|Staff party 1985. That’s not my real nose, by the way. ha.|
According to psychologists, the answer to that question is “yes.” In study after study, all other things being equal, men find funny women less attractive than women who are not funny. Wow. Who knew? I always thought that, other than being smart, and kind, and hard-working, being funny is the best thing you can be.
I come from a family where humor is deeply ingrained, and considered a most desirable trait. We laugh at everything. Quick, witty comebacks are our stock in trade. I still laugh at how my grandfather used to say my uncle, who had super curly hair, that he looked like he combed his hair with the egg beater. I love that line. Or the night when I was ten or eleven and at the dinner table, referring to my supposed lack of knowledge, my Mum said, “I guess it’s time we had that talk about sex.” And my older brother, then nineteen, quipped, “Okay, Mum. What do you want to know?” Ha. That line is legendary in my family. Actually, I’ve probably told you that story before.
And, you see, the women in my family are equally as funny as the men. My grandmother was just as funny as my grandfather. Even if her wit mostly took the form of sarcasm. She had a sharp tongue, my grandmother, but if you could survive the barbs, she was very funny.
My mum is funny. She doesn’t always mean to be funny, it just comes out that way. We laughed on the phone today when I talked to her about this post. She says she can’t understand why people think she’s funny. But they do.

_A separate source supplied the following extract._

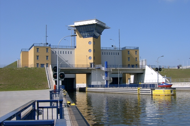 Schleuse Hohenwarthe Photo: R. Vorreyer

|Mum and my uncle Allie. 1945|
My step-father loved Mum’s dry sense of humour. Mum and I laughed today about the time I was enlisted to cut my step-father’s hair. He sat calmly in a kitchen chair, swathed in an old towel, while I tried to figure out how to wield his home barber tools. The electric trimmer, in particular. It looked like a funny electric razor, with a flat, angled head and a little comb attachment on the end. I did okay snipping the top, and shaving his neck, but using the trimmer to kind of shingle the hair up the back was tricky. I was holding it slightly away from his head, trying to carefully catch the longer strands in the comb thingie when my mum, who was working at the cupboard, said something funny, and my step-father threw back his head and laughed. Uh oh.

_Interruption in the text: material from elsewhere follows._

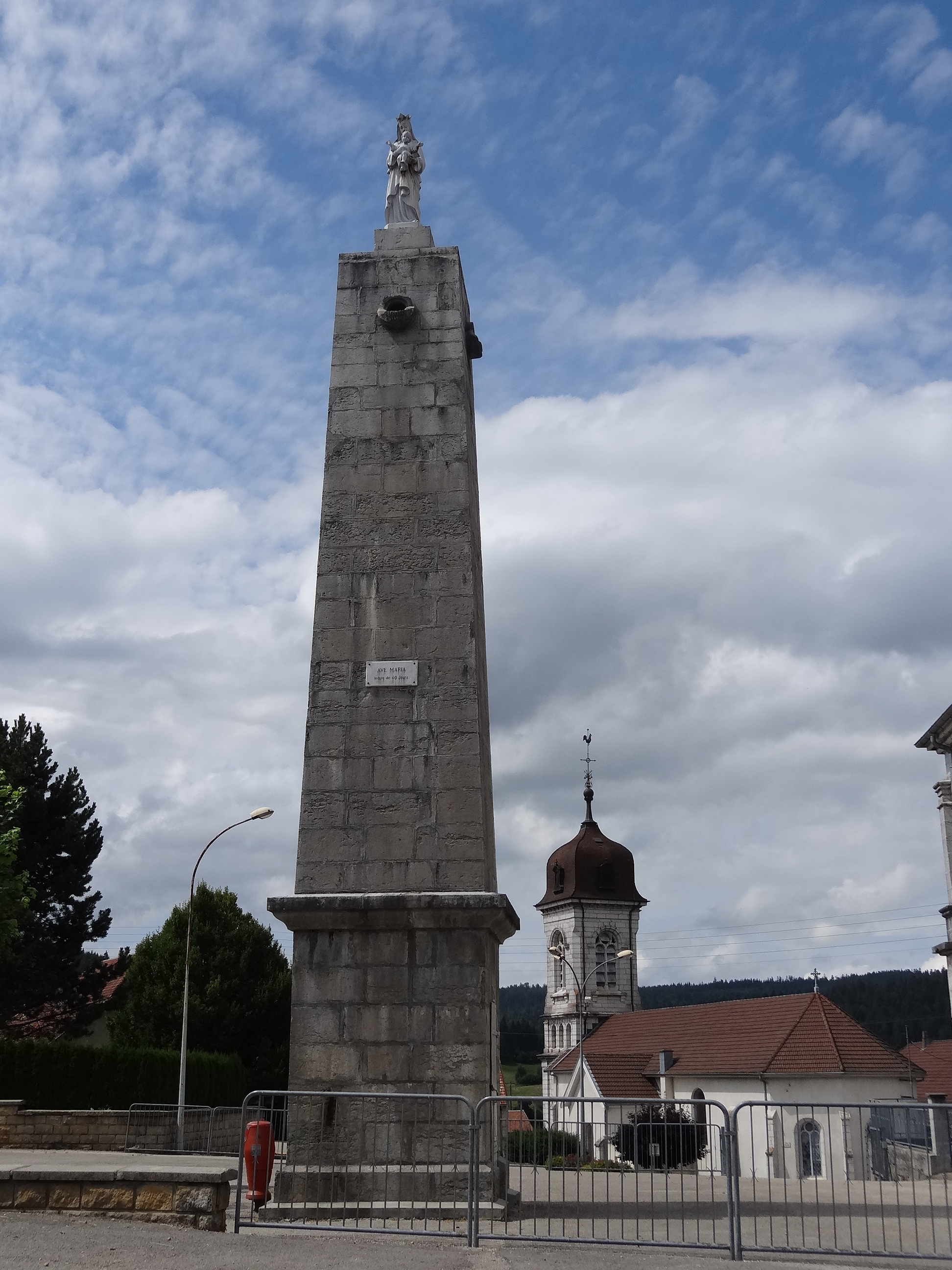 Vaux-et-Chantegrue (Doubs) - Château d'eau dénommé "la Pyramide"

The razor made contact with his scalp, and, almost with a life of its own, it zipped up the entire back of my step-dad’s head, creating a two-inch wide, shaved furrow. Like a reverse mohawk. I was horrified. My step-father was sanguine. What’s a little hair? He’d be wearing his cap most of the time anyway. “No problem. Just even ‘er up, Snooze. That’ll be fine.” And when I’d evened it up, we couldn’t stop laughing at his little shaved furrow. The dangers of having a funny wife, eh?
Some of my closest girlfriends are funny, too
That’s my friend Debbie and me, below, getting our picture taken in the photo booth at Zeller’s in grade eight. Deb and I have been friends since we started school. Back when we were in our twenties, and single, we shared an apartment, actually a few apartments. Debbie is hilarious. She always makes me laugh. She’s way more funny than I am. When we’re together, I’m always the straight man. I remember back in the early eighties, when we’d hit the Ottawa bars in our high heels and best party wear, Debbie was the queen of the one-liners. The empress of the witty “piss off” comeback to an unwanted come-on from some hapless guy. Come to think of it, no wonder some men are intimidated by funny women. They’re dangerous. Ha.
|Debbie and me. Zeller’s photo booth, March 1970.|
I guess I get why men generally prefer unfunny women. But I’m glad I never knew that statistic back when I was single. So glad that I never tried to not be funny, never tried to mask my penchant for telling silly stories in order to appear more attractive. I can’t imagine what it would have been like to be married to someone who doesn’t laugh at my jokes.
Well, I can imagine it, actually. And it makes me shudder and appreciate Hubby all the more.
P.S. About that first photo. When I first started teaching, one man on our small staff used to organize all our get-togethers and this one took place in the big room in the basement where the furnace was. As I recall, the head custodian would not be able to attend because he was on duty, so the organizer brought the party to him. That’s why we’re all in hard hats… health and safety rules. Ha. As for the Groucho Marx get-up… your guess is as good as mine. I do remember the Alfred Sung suit I was wearing, though. I loved that suit.
Now… how about you folks? Any thoughts? On funny women… or men… or wearing hard hats to a party… or whatever, really.